[Task to carry out] Transcribe the data verbatim and drop its images.

[Supplied information]
++++++

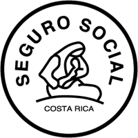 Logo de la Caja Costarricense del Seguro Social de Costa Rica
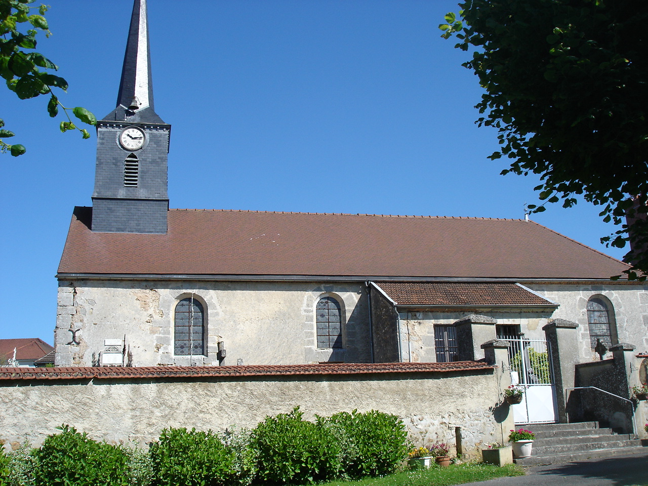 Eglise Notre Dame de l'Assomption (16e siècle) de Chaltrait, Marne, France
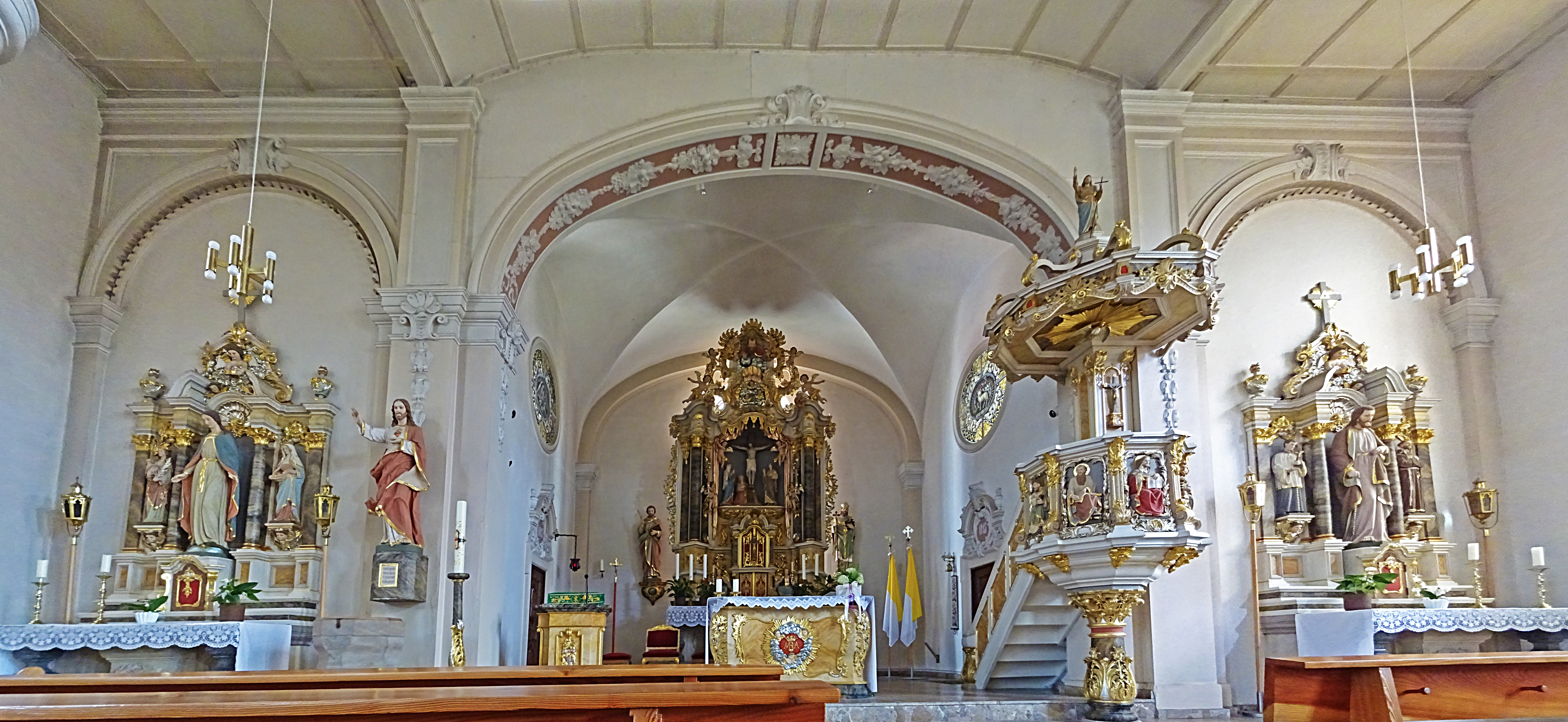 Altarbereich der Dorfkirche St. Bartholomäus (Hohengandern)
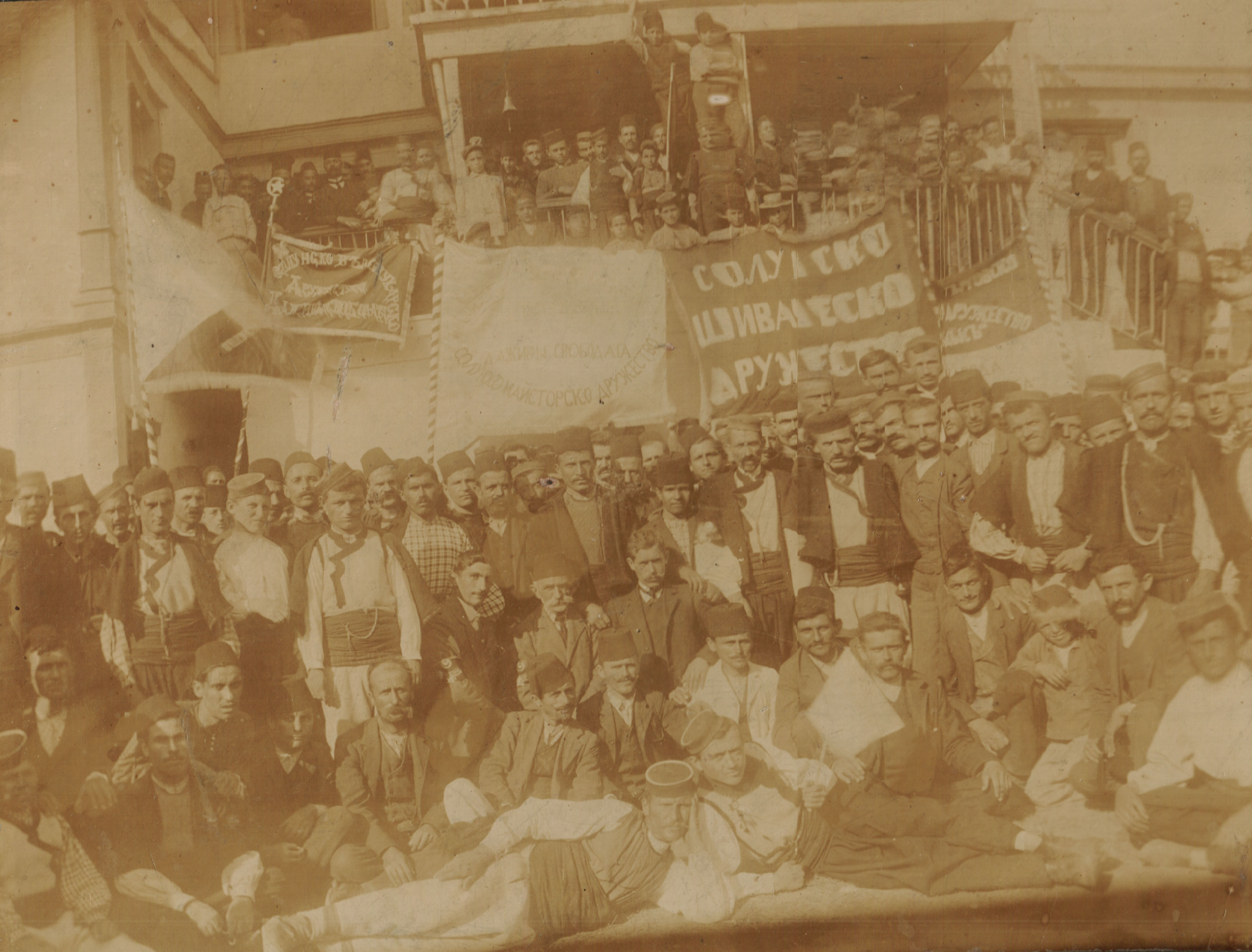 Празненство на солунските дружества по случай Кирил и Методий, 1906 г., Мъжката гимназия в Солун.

++++++

[Output of the exercise]
 Logo de la Caja Costarricense del Seguro Social de Costa Rica
 Eglise Notre Dame de l'Assomption (16e siècle) de Chaltrait, Marne, France
 Altarbereich der Dorfkirche St. Bartholomäus (Hohengandern)
 Празненство на солунските дружества по случай Кирил и Методий, 1906 г., Мъжката гимназия в Солун.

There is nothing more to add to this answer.